Ou seja, no trecho citado percebo como é capaz de se apropriar de detalhes.
Detalhes que não é capaz de perceber quando toma emprestado a consciência de uma
mulher para dar matéria às suas histórias. E isso não é um posicionamento político de
minha parte, o de achar que o homem não é capaz de ser mulher quando bem quer, Mia
Couto faz isso muito bem. Me demorei nesse aspecto por achar que é o único ponto fraco
de seu livro de contos.
Noll é surpreendente. Essa foi a primeira vez que me deparei com um de seus livros.
Um livro de contos, que poderia até ser um romance, posto que é tomado pela unidade
temática. Como se, e aí vou chegando próximo ao que propõe o título do livro, o homem
fosse uma máquina vazia, habitada ocasionalmente e ocasionalmente esvaziada, em
contato com o mundo por intermédio de uma lente. Suas personagens são vigiadas pelo
narrador, que é uma câmera, que faz cortes, panorâmicas, seleciona os espaços e encurta
as passagens de um cenário a outro. Mas as personagens são também vazias, melhor, são
temporárias, efêmeras. É impressionante a quantidade de corpos mortos nesses seus
contos. Não raro um homem acorda ao lado de um corpo sem vida. E, não raro, esse corpo
sem vida é deixado em cima de uma cama, enquanto o narrador personagem perambula
pela cidade.
No primeiro conto, “No dorso das horas”, Noll confunde vida e espetáculo, as lentes
das câmeras e dos olhos. Palavras e expressões descontextualizadas já conduzem a este
caminho. São exemplos delas: imagem, documentário, iluminação especial, a câmera
focava, a câmera me seguisse, aparato de som, filmagens e etc. Vamos ao conto:
O que vemos é uma cena - não tem como escapar dessas expressões - onde o
homem descreve como fora conduzido a atuar dentro de uma casa desconhecida, sob o
comando de um diretor, vazio de suas preferências ou de sua consciência e surpreendido
pelo enlace amoroso com a própria filha, médica.
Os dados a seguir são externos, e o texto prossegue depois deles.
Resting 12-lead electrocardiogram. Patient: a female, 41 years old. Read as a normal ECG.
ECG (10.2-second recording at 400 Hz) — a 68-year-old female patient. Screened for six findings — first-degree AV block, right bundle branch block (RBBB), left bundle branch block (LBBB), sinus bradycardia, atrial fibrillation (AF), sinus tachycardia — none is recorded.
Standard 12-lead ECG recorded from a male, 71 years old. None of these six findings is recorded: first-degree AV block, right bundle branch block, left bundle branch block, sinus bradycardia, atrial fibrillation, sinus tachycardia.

O que isso seria? Uma projeção erótica
com uma psiquiatra, a fuga para uma situação forjada depois do pai ter violentado sua filha?
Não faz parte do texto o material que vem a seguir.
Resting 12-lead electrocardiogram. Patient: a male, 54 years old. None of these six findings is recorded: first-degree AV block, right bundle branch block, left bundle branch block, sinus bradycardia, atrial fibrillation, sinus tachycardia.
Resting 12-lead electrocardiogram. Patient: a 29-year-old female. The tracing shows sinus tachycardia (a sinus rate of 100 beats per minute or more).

São muitas as possibilidades. Noll dirige a narrativa, mas não completa os seus sentidos.
Faz isso por intermédio do leitor.
Percebo que este primeiro conto coaduna todas os outros. Traz a ideia do
homem-câmera, um homem-máquina. Vazio, guiado por uma voz externa, confuso,
passageiro. Traz o desconforto gerado pela relação pai e filha, mais na frente pelo
vivo-morto; sonho-realidade; tempo-espaço etc.
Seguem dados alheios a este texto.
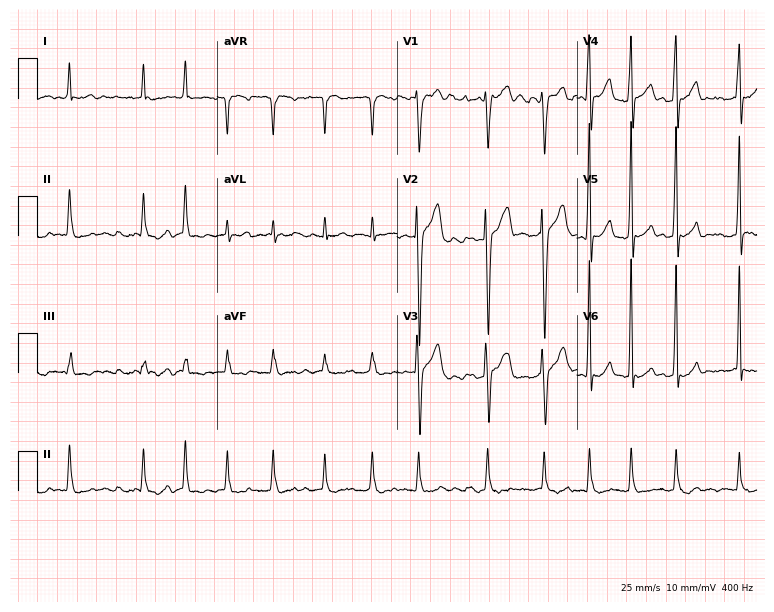
12-lead ECG from a man, 49 years old (7.3-second recording at 400 Hz). Shows atrial fibrillation (AF).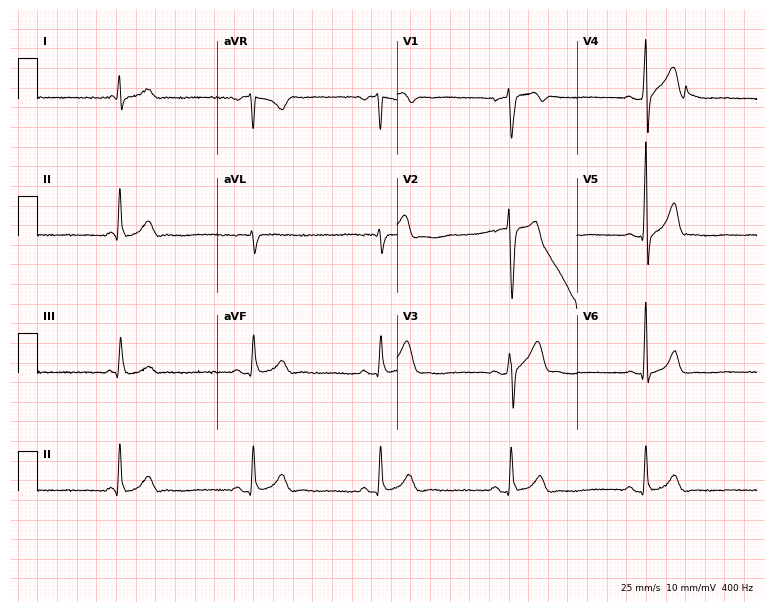
12-lead ECG (7.3-second recording at 400 Hz) from a male patient, 35 years old. Findings include sinus bradycardia (a sinus rate of 50 beats per minute or less).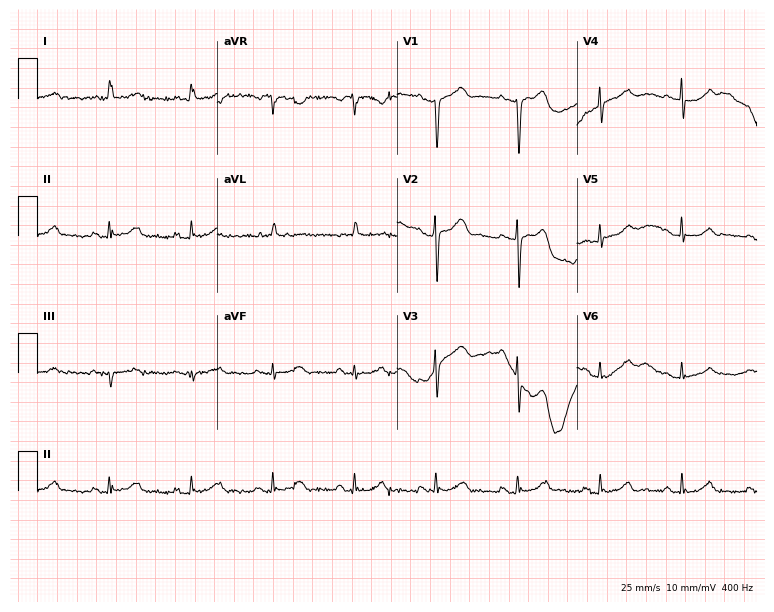
Electrocardiogram (7.3-second recording at 400 Hz), a female patient, 81 years old. Of the six screened findings (first-degree AV block, right bundle branch block, left bundle branch block, sinus bradycardia, atrial fibrillation, sinus tachycardia), none is recorded. Only these six findings were labelled.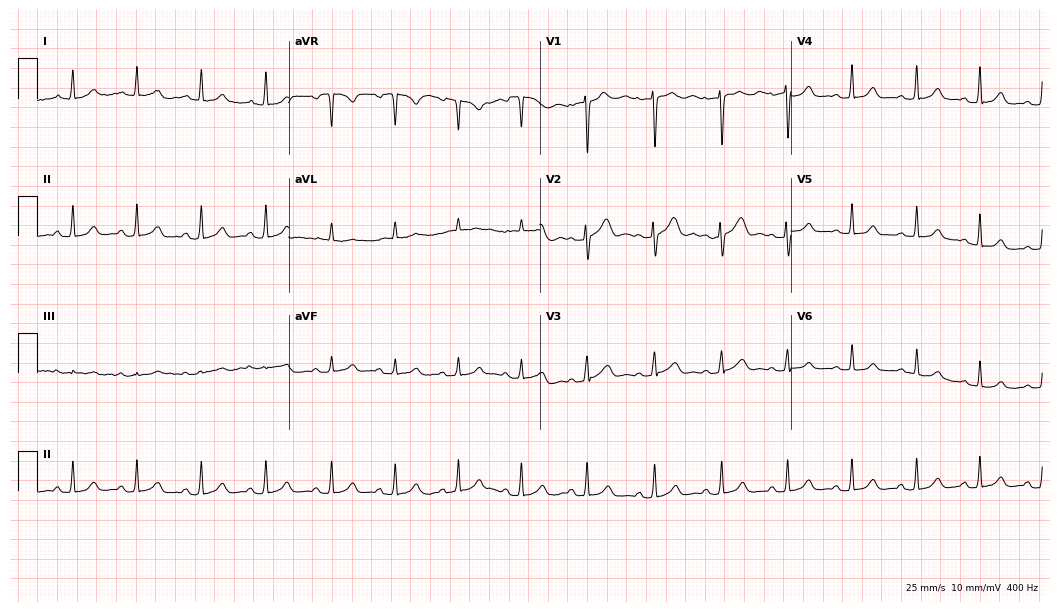
12-lead ECG (10.2-second recording at 400 Hz) from a female patient, 30 years old. Screened for six findings — first-degree AV block, right bundle branch block, left bundle branch block, sinus bradycardia, atrial fibrillation, sinus tachycardia — none is recorded.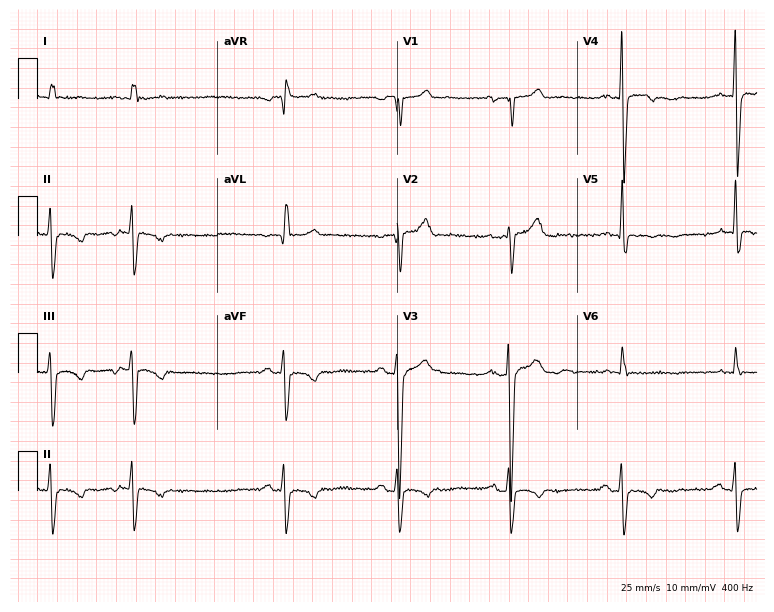
12-lead ECG (7.3-second recording at 400 Hz) from a man, 66 years old. Screened for six findings — first-degree AV block, right bundle branch block, left bundle branch block, sinus bradycardia, atrial fibrillation, sinus tachycardia — none is recorded. Other findings, if any, are not listed.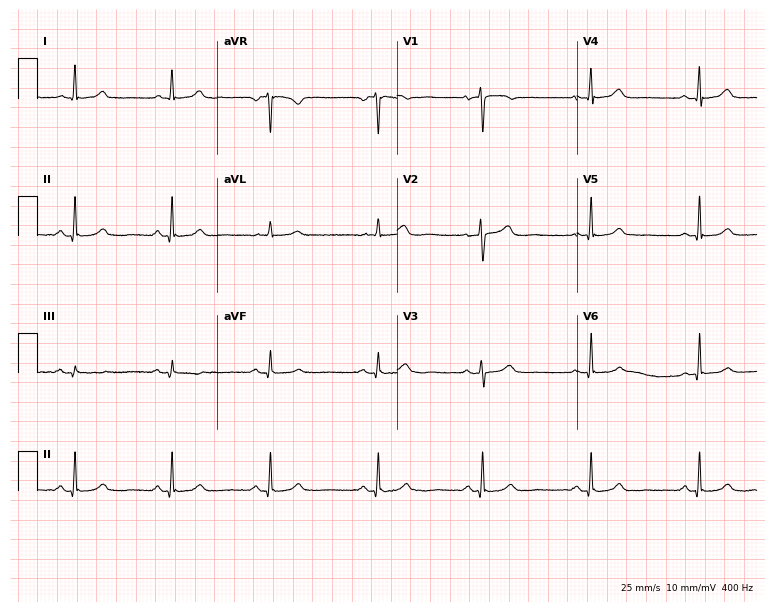
Electrocardiogram, a 56-year-old female. Overall reading on record: normal ECG.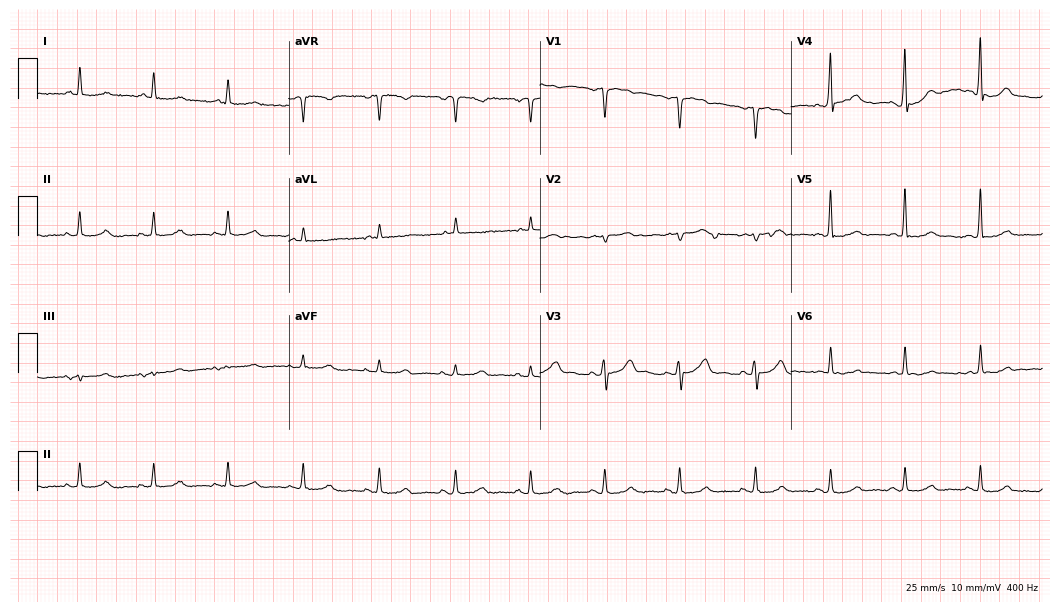
Electrocardiogram (10.2-second recording at 400 Hz), a 62-year-old man. Overall reading on record: normal ECG.

É importante destacar que essa alusão à câmera, ao homem-máquina, toma de
empréstimo os dados da realidade: a dos meios de comunicação - do cinema, da televisão -
porém, toma de empréstimo muito mais a realidade que nos alcança como homens
contemporâneos, vazios de sentido, homens sem tempo, sem espaço. Homens oníricos. O
paralelo entre o formato de suas narrativas e os sonhos é inevitável.
Primeiro porque os contos, e isso é próprio dos contos, condessam uma história
estendida, em poucas linhas. No caso de Noll, esse efeito de condensação é ampliado
porque o fluxo de pensamento passa imediatamente a ser ação.